Sogleich verzog der Neuankömmling angewidert das Gesicht und hielt sich ein Seidentuch vor die Nase. »Bringt mich zu ihm!«, donnerte er laut. Dicht hinter dem Adeligen traten vier Männer in blankpolierten Kettenhemden ein. Ihre regungslosen Mienen ließen Karan schlucken. Nein, mit denen wollte er sich nicht anlegen.
Wurzan ruckte von seinem Stuhl hoch, auf dem er dösend mehr gelegen, denn geschlafen hatte. Verwundert blickte er um sich, während er in aller Seelenruhe seine zerknitterte Uniform in den Gürtel schob. »Ihr seid?«
Der Ankömmling war es nicht gewohnt, nicht erkannt zu werden, denn für einen kurzen Augenblick kniff er verärgert seine Augen zusammen. Nahezu im Gleichklang griff seine Eskorte nach den Schwertern.
»Erzherzog Fablo ...«, stellte er sich vor und fuhr nach einem angewiderten Blick auf seinen Gegenüber fort: » ... und ich teile mir derzeit mit Prinz Kendar die Befehlsgewalt in Moorhafen.«
»Selbstverständlich, mein Herr.« Wurzan richtete sich auf und versuchte, Haltung anzunehmen.

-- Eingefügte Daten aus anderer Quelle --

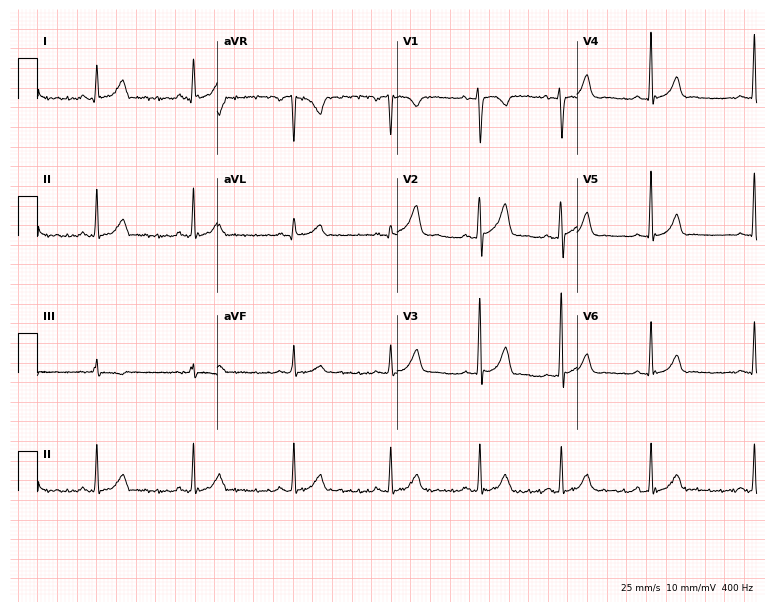
12-lead ECG from a 36-year-old woman (7.3-second recording at 400 Hz). No first-degree AV block, right bundle branch block, left bundle branch block, sinus bradycardia, atrial fibrillation or sinus tachycardia recorded for this tracing.
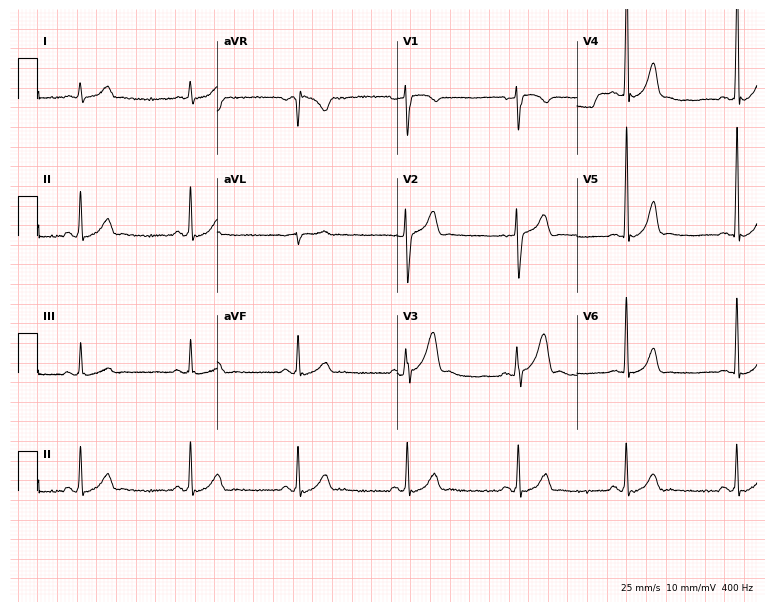
Standard 12-lead ECG recorded from a 46-year-old male patient. Read as a normal ECG.
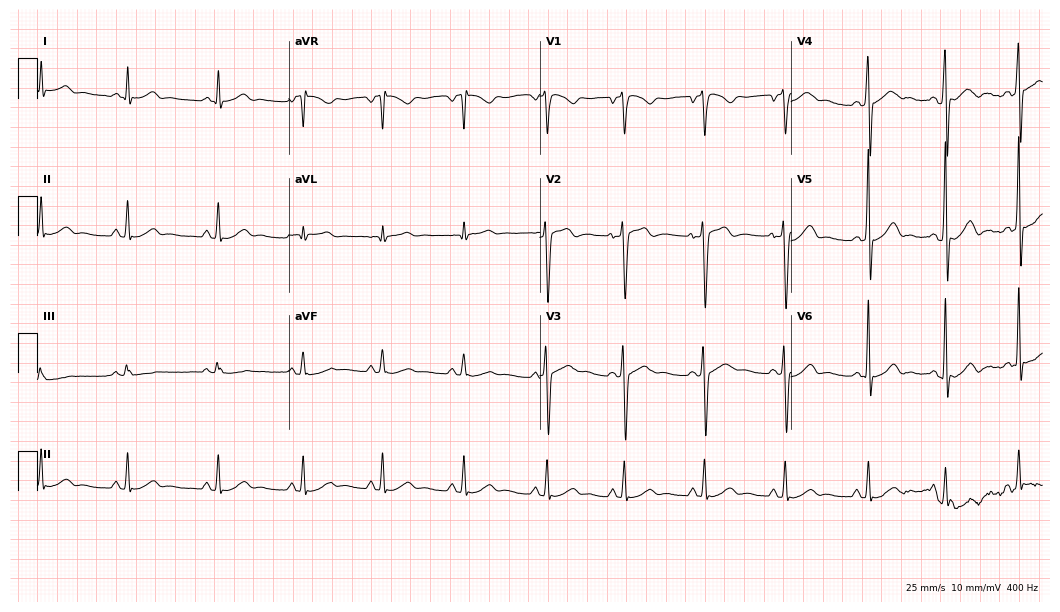
Standard 12-lead ECG recorded from a male, 21 years old. Read as a normal ECG.
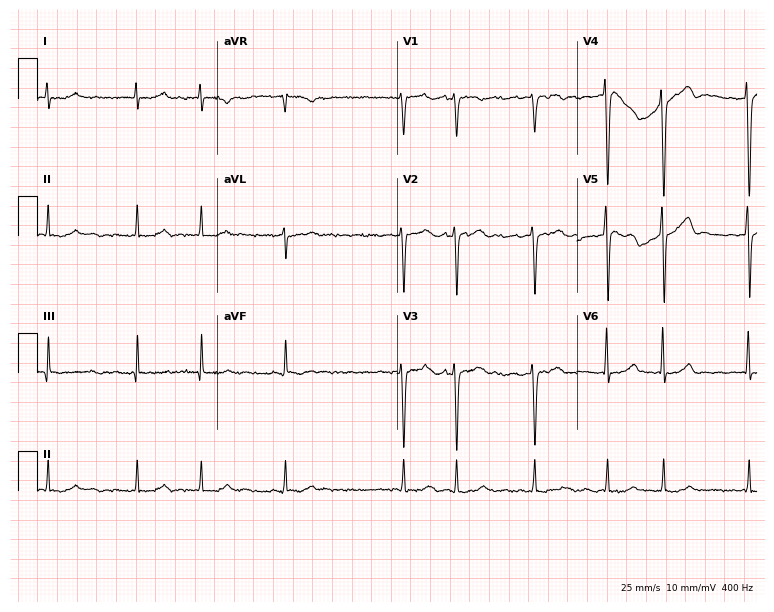
Electrocardiogram (7.3-second recording at 400 Hz), a 73-year-old male. Interpretation includes atrial fibrillation.
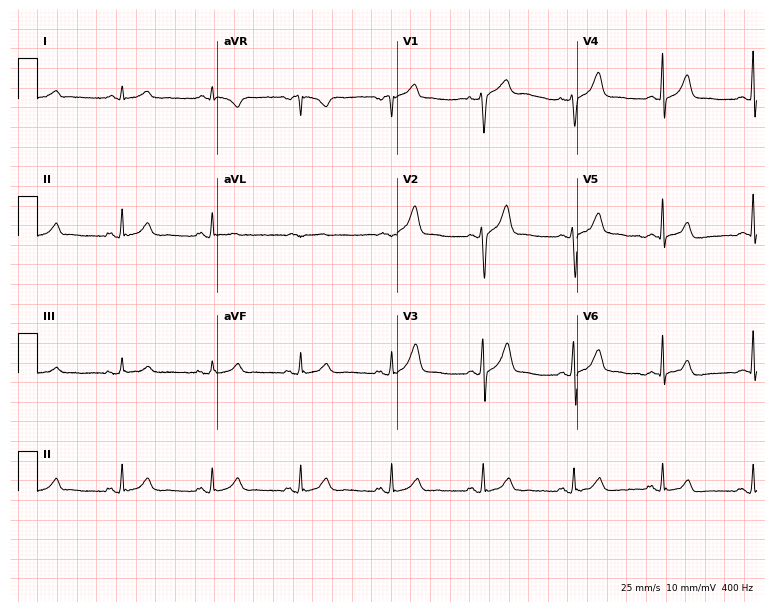
Resting 12-lead electrocardiogram (7.3-second recording at 400 Hz). Patient: a male, 60 years old. None of these six findings is recorded: first-degree AV block, right bundle branch block, left bundle branch block, sinus bradycardia, atrial fibrillation, sinus tachycardia. Only these six findings were labelled.

Fablo wartete einige Sekunden ab, bis der kommandierende Offizier Haltung angenommen hatte. »Wo ist der Häftling aus der Einzelhaft?«
»Welcher, wir haben momentan ein halbes Dutzend ...«
Statt einer Antwort reichte Fablo ihm ein Papier. Wurzan warf einen kurzen Blick darauf.
»Der? Da müssen wir noch tiefer hinab.«
»Dann führt uns.«Wurzans Blick glitt über seine Leute und blieb an Karan hängen. »Mitkommen.«, befahl er knapp.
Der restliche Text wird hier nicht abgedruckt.